◆ **TASK OBJECTIVE**
Word for word, please restate each record and pass over the pictures.

◆ **GIVEN DATA**
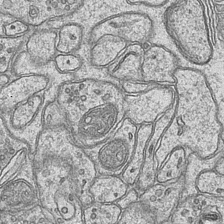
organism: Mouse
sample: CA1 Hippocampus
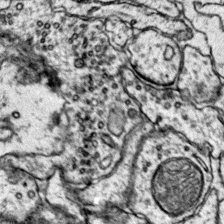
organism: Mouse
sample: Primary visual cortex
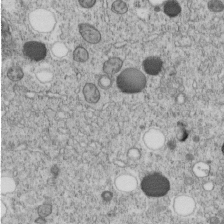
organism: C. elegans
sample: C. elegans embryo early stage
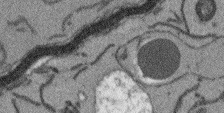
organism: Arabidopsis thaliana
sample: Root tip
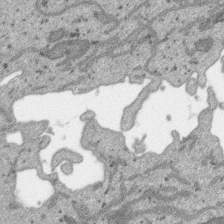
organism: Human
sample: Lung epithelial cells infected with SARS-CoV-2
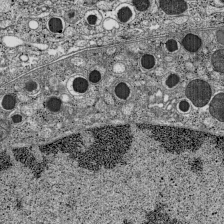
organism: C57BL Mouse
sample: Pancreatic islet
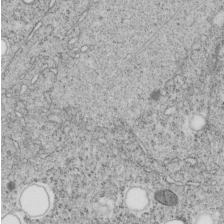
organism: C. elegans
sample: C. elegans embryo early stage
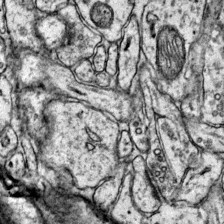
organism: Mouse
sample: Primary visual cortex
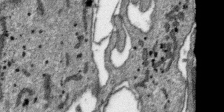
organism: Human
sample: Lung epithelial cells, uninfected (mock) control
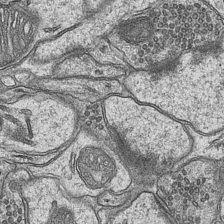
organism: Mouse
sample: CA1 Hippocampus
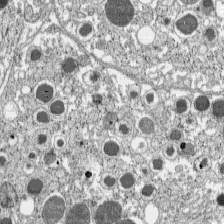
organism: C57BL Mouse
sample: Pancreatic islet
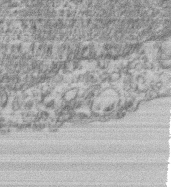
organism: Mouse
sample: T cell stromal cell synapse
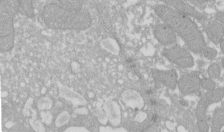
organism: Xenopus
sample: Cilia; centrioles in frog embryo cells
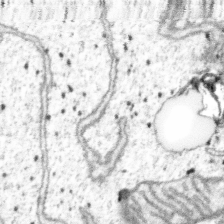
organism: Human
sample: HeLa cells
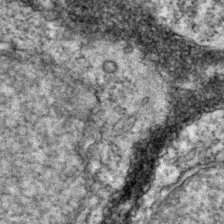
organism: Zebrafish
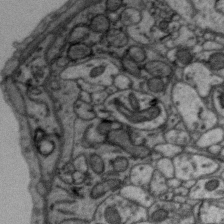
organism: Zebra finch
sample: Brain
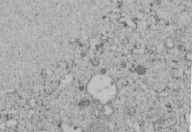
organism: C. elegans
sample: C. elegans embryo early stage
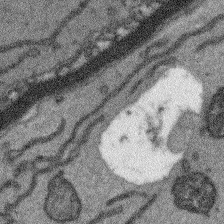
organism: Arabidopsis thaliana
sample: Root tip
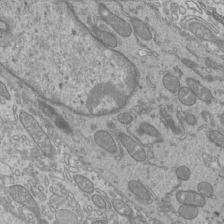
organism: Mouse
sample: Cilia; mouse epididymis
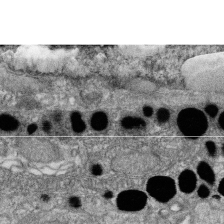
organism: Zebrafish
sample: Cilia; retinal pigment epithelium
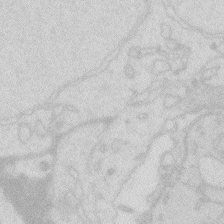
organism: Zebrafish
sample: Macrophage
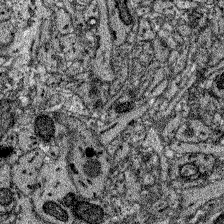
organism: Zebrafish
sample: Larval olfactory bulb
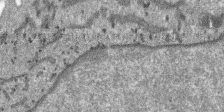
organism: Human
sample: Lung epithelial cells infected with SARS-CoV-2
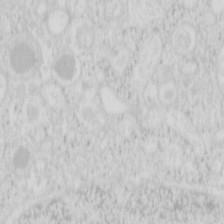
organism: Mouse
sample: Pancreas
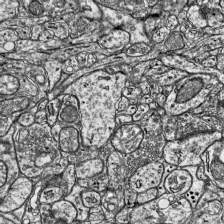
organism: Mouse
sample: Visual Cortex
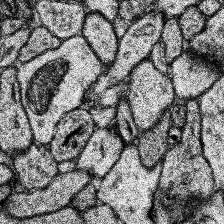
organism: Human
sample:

◆ **SOLUTION TO THIS TASK**
organism: Mouse
sample: CA1 Hippocampus
organism: Mouse
sample: Primary visual cortex
organism: C. elegans
sample: C. elegans embryo early stage
organism: Arabidopsis thaliana
sample: Root tip
organism: Human
sample: Lung epithelial cells infected with SARS-CoV-2
organism: C57BL Mouse
sample: Pancreatic islet
organism: C. elegans
sample: C. elegans embryo early stage
organism: Mouse
sample: Primary visual cortex
organism: Human
sample: Lung epithelial cells, uninfected (mock) control
organism: Mouse
sample: CA1 Hippocampus
organism: C57BL Mouse
sample: Pancreatic islet
organism: Mouse
sample: T cell stromal cell synapse
organism: Xenopus
sample: Cilia; centrioles in frog embryo cells
organism: Human
sample: HeLa cells
organism: Zebrafish
organism: Zebra finch
sample: Brain
organism: C. elegans
sample: C. elegans embryo early stage
organism: Arabidopsis thaliana
sample: Root tip
organism: Mouse
sample: Cilia; mouse epididymis
organism: Zebrafish
sample: Cilia; retinal pigment epithelium
organism: Zebrafish
sample: Macrophage
organism: Zebrafish
sample: Larval olfactory bulb
organism: Human
sample: Lung epithelial cells infected with SARS-CoV-2
organism: Mouse
sample: Pancreas
organism: Mouse
sample: Visual Cortex
organism: Human
sample:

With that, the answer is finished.